REMODELAGE DES VOIES AÉRIENNES DANS L'ASTHME

 

 

Anatomopathologie

 

 

 

 

Vignola. M.

 

Istituto di Fisiopatologia Respiratoria, C.N.R., Palermo- ITALY

 

 

 

Matrice extracellulaire

 

Les cellules du tissu conjonctif produisent et sécrètent toute une série de macromolécules formant un réseau complexe remplissant l'espace extracellulaire de la sous-muqueuse, appelé matrice extracellulaire (MEC). Les macromolécules constituant la MEC sont sécrétées localement par toutes les cellules présentes. La composition de la matrice dépend du type des cellules, de leur état de différenciation et de leur statut métabolique. Les molécules constituant la MEC consistent en des protéines fibreuses (collagène, élastine) et structurale ou protéine adhésive (fibronectine et laminine) incluent dans un gel polysaccharidique hydraté contenant plusieurs glycosaminoglycanes, dont l'acide hyaluronique. Les glycosaminoglycanes, les protéoglycanes et les protéines structurales piègent les molécules d'eau pour former une "substance fondamentale " hydratée, de type gel, dans laquelle sont incluses les protéines fibreuses insolubles, donnant à la matrice sa solidité, sa rigidité et son élasticité. Jusqu'à ces derniers temps, on pensait que la MEC était une architecture inerte jouant simplement un rôle mécanique dans le soutien et le maintien des tissus. Toutefois, il a été démontré récemment que la MEC module également de nombreuses fonctions cellulaires, comme le développement, la migration et la prolifération. Les anomalies de la MEC dans l'asthme restent mal connues mais auraient une importance majeure [Bousquet, 1992 #13334] pour les raisons suivantes :

1 - Il existe un pseudo-épaississement de la membrane basale par dépôt de collagène [Roche, 1989 #10133].

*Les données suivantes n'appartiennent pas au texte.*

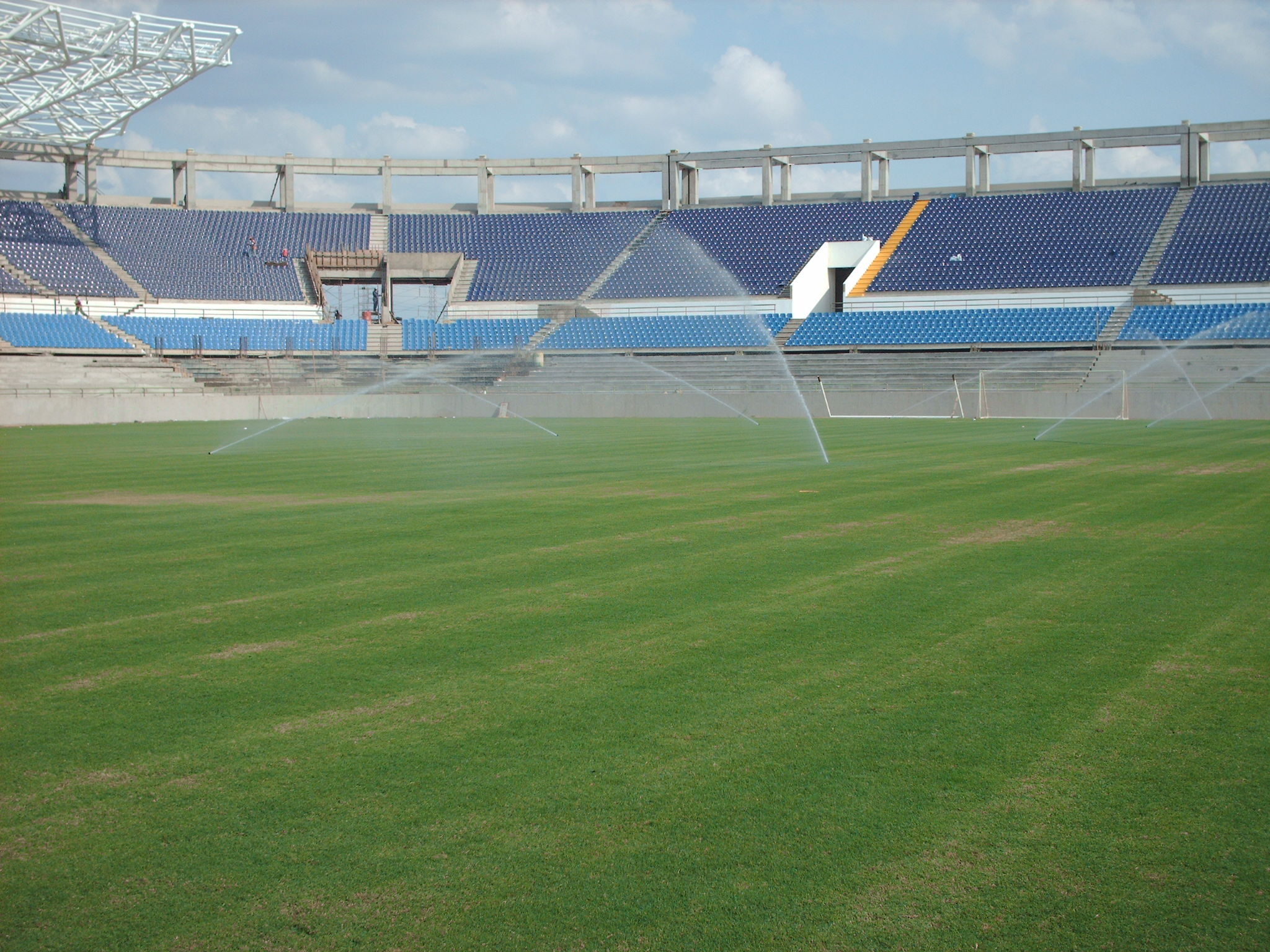 Estadio Monumental de Maturín Mayo 2007
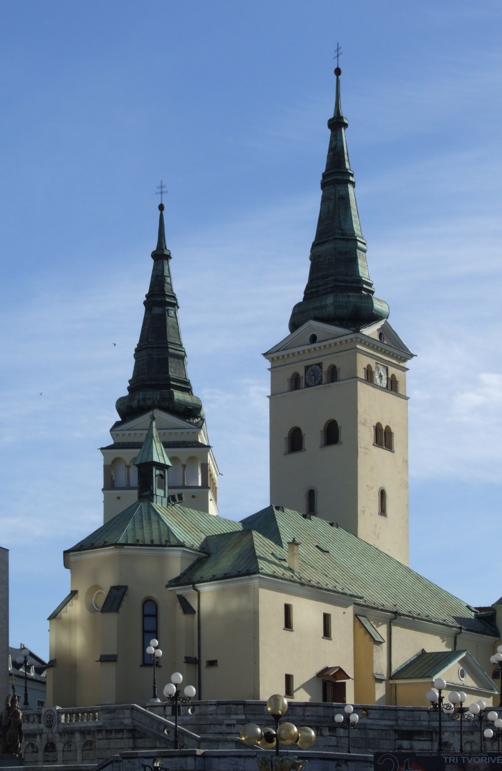 Žilina - kostol Najsvätejšej Trojice a Burianova veža

2 - Les fibres élastiques superficielles des voies respiratoires sont fragmentées. Dans la couche profonde, ces fibres sont souvent éparses, entremêlées et épaissies, prenant chez l'asthmatique l'aspect d'une élastolyse solaire cutanée.

3 - Le collagène n'est pas tout-à-fait normal. Chez certains patients il existe une hyperplasie des fibres de collagène. Ces fibres peuvent être disposées irrégulièrement mais la nature exacte du collagène n'est pas complètement déterminée.

4 - Un dépôt de fibronectine et de laminine dans la sous-muqueuse a été observé dans les biopsies d'asthmatiques mais pas chez les sujets sains.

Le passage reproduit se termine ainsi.